Financial services firms tap into diversity data to improve workforce
Progressive financial services firms are increasingly using diversity data to drive their agenda.
Firms are rethinking their approach to data to deliver improvements to their workforce, according to research from New Financial.
The think tank found that boards are raising their data requirements in response to external pressures.
Legislation requires employers with 250 or more employees to publish the pay gap between female and male employees each year.
Shareholders and clients are also requesting information on diversity within firms.
The more progressive firms are unpicking their gender data to understand why employees join, are promoted or leave.
Jayne-Anne Gadhia’s 2016 Empowering Productivity review of women in financial services recommend companies track a number of data points. These included the gender split for the firm, the board and each business unit.

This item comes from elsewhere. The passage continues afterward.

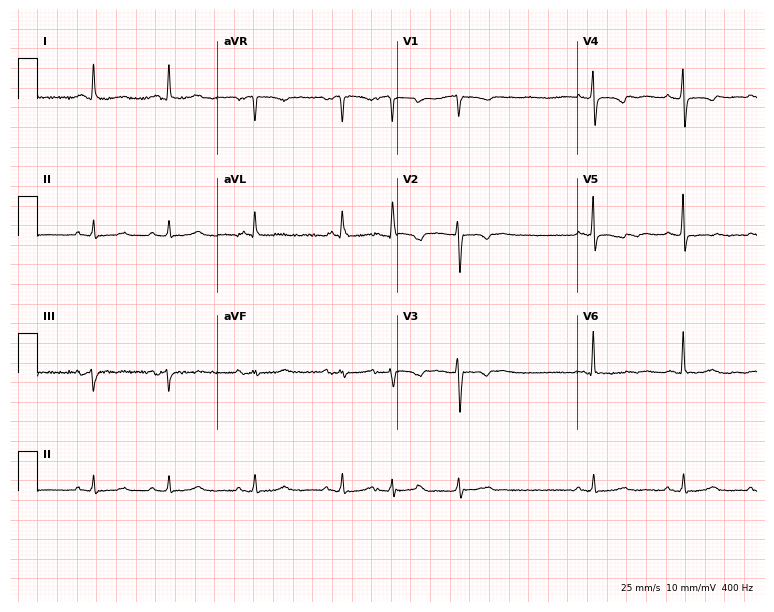
ECG — a woman, 54 years old. Screened for six findings — first-degree AV block, right bundle branch block (RBBB), left bundle branch block (LBBB), sinus bradycardia, atrial fibrillation (AF), sinus tachycardia — none is recorded.

The think tank said that the most commonly collected data set is gender. It can then act as a gateway to collecting other strands over time.
Yasmine Chinwala, partner at New Financial and author of the report, said: “The diversity data discussion is not about choosing women over men, or a person from a diverse background over a more qualified candidate. It is about injecting rigour and accountability into the processes”.

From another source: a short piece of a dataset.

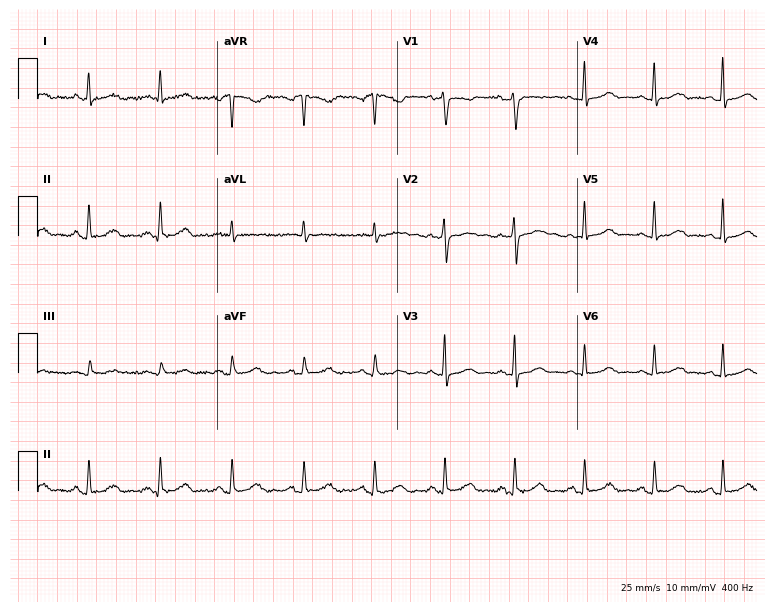
Electrocardiogram (7.3-second recording at 400 Hz), a woman, 59 years old. Overall reading on record: normal ECG.

New Financial’s case studies prove that firms that have stepped up their approach to diversity data are seeing quick results.
The Financial Conduct Authority said that the act of measuring data has had a “transformational impact.”

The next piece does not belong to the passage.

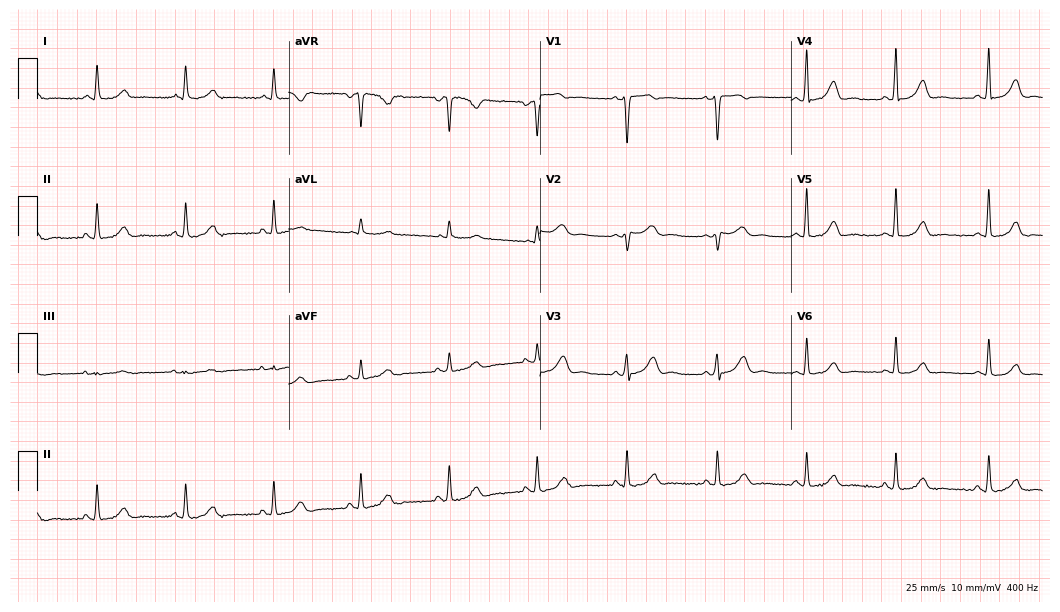
ECG — a 55-year-old female. Labelled as a normal ECG.

Similarly, the study found that improved data at Schroders is changing managers’ behaviour. The asset manager said: “Decisions are more thoughtful and considered because everyone sees that data.”
Tara Kengla, chair of the London Women’s Forum, which sponsored the research, said: “Unlocking the power of data analysis is critical to driving harder and really turn the dial on diversity.”
Chinwala said: “The industry recognises that it needs to improve”.